Diagnosing Adie Syndrome usually comes with the onset of lower extremity reflex deterioration resulting in a visit to a healthcare professional who, during the physical examination, may inquiry of visual acuity loss. During examination, using patellar tendon reflex studies, physicians can confirm the lower extremity disorder and then coorelate the condition to the visiual pupil abnormalities. In addition to neurological studes, the opthamologist may opt to test the eye using drops of a diluted .01% pilocarpine solution. While the procedure is not painful, many patients report a delay in restored vision for several hours. As a result, when performing diagnostic studies, in the confirmation of Adie Syndrome, the patient may be required to stay at the clinic for several hours or be accompanied by a companion on the way home. When all other neurological conditions are ruled out, the diagnosis of Adie Syndrome, known as Adie’s Pupil, is commonly made when the pupil constriction or dilation is confirmed and coorelated with the loss of deep tendon reflexes in the lower extremities.
the treatment of Adie Syndrome is rather simple as the condition is not progressive and will not deteriorate with age. As standard procedure, reading glasses are required in addition to the use of prescription eye drops in cases of hyperdilation. For many sufferers of Adie Syndrome, complications are rare but, generally, arise when age associated visual deterioration sets in. When this occurs, the age deterioration of vision may further complicate Adie Syndrome leading to few clinical options for improving eye sight.
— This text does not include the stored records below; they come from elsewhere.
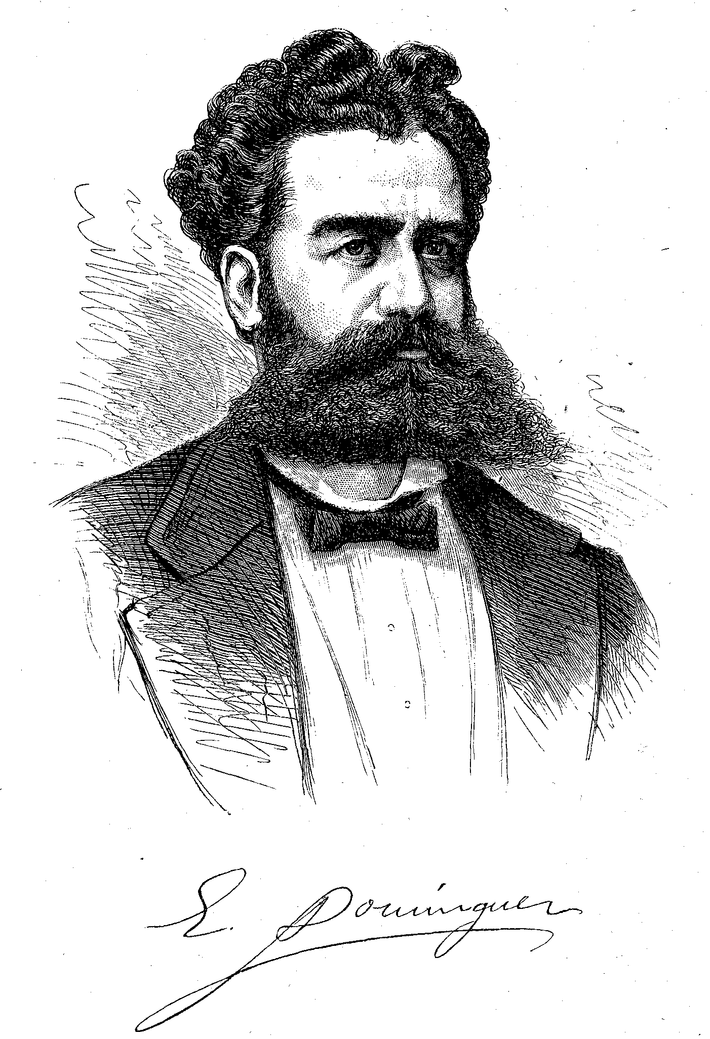 Eduardo Domínguez, grabado publicado en La Ilustración Popular, 16 de abril de 1873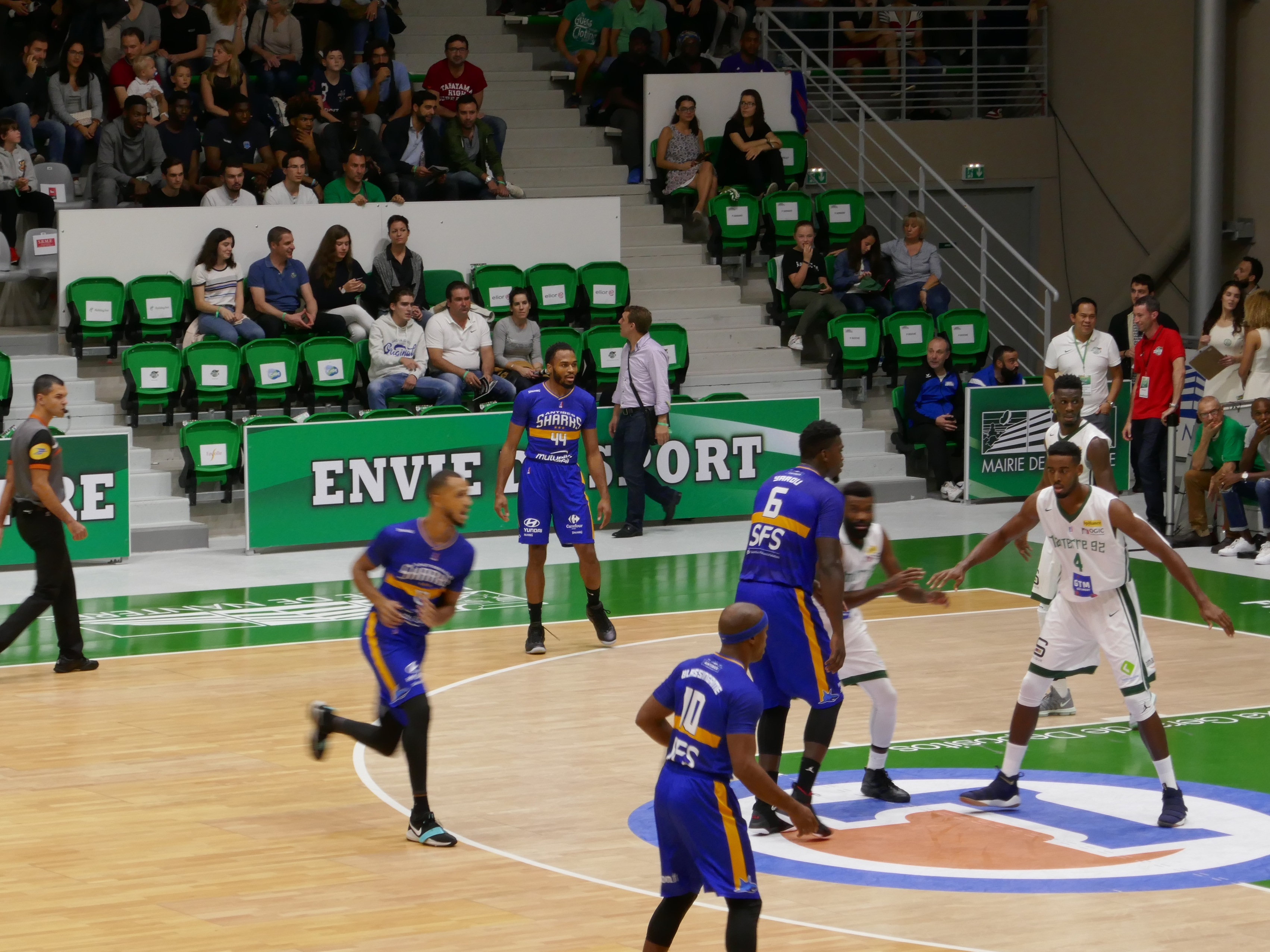 Vincent Sanford avec Antibes, en 2017.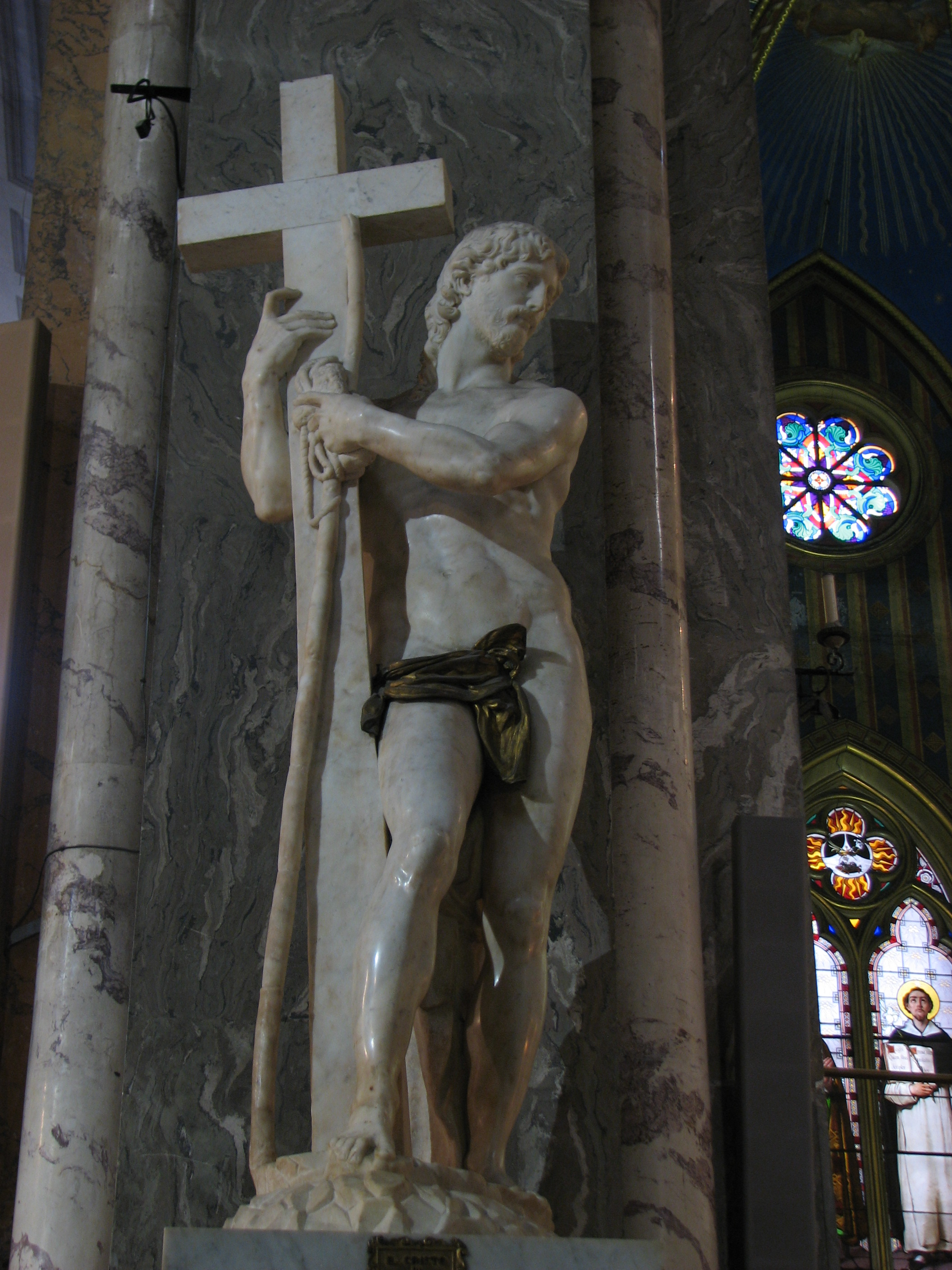 Il Cristo Redentore di Michelangelo. Santa Maria sopra Minerva, Roma, Lazio, Italia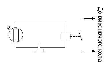 Схема найпростішого фотореле на фоторезисторі.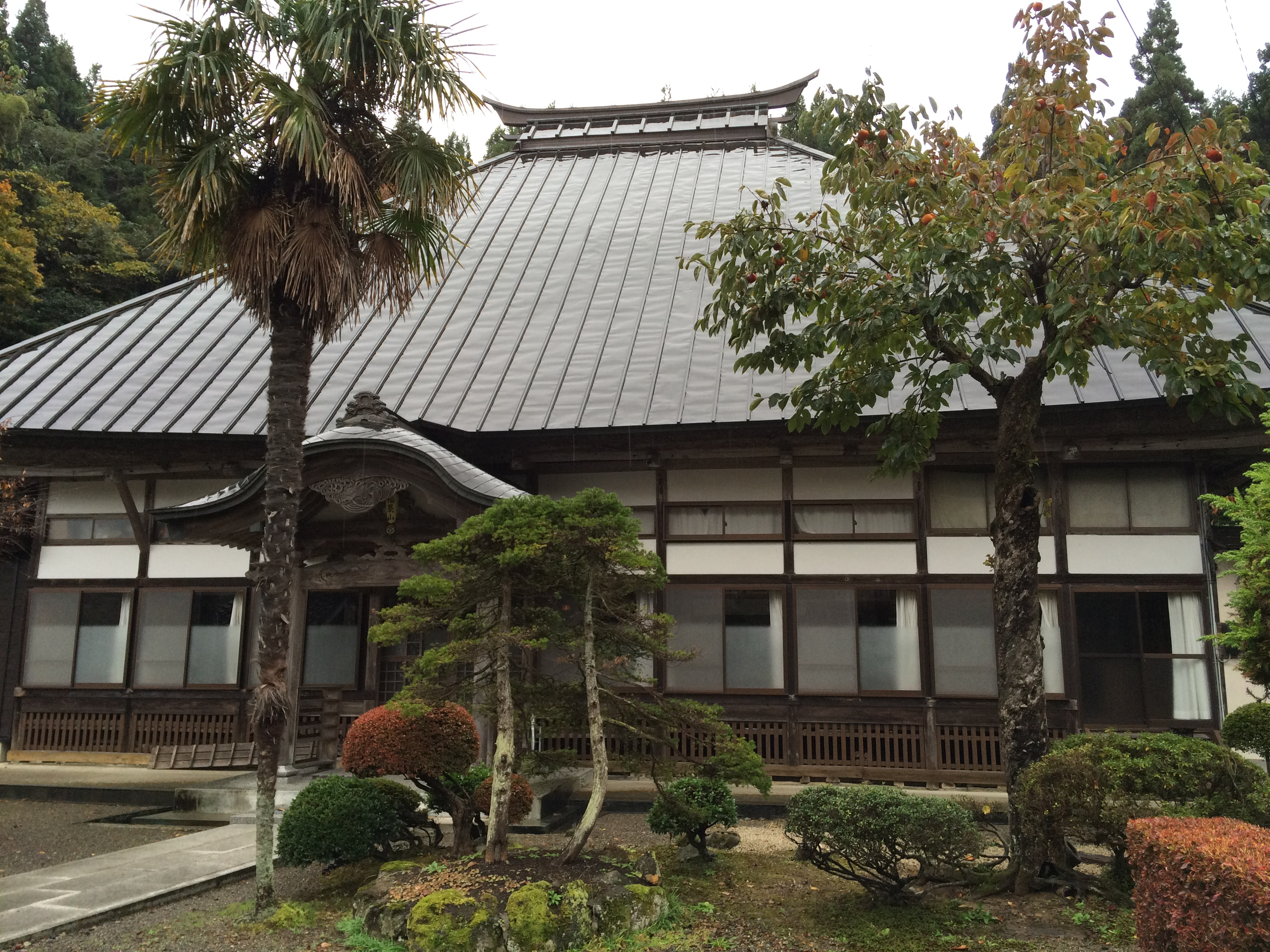 出雲崎町慈眼寺

As with any visual disorder, early diagnosis and intervention is key to maintaining the most optimal of vision health. When suffering from symptoms associated with blurred vision, visit an opthamologist for immediate attention. When symptoms are accompanied by a loss of reflexes in the lower extremities, the opthamologist may recommend a consultation with a neurologist as a way for ruling out, or diagnosing, a condition such as Adie Syndrome. As in most preventative programs, obtaining an annual vision exam, from a reputable optometrist, will further decrease the risk of developing life impacting visual deterioration and provide early intervention in the treatment of genetic or hereditary conditions such as Adie Syndrome.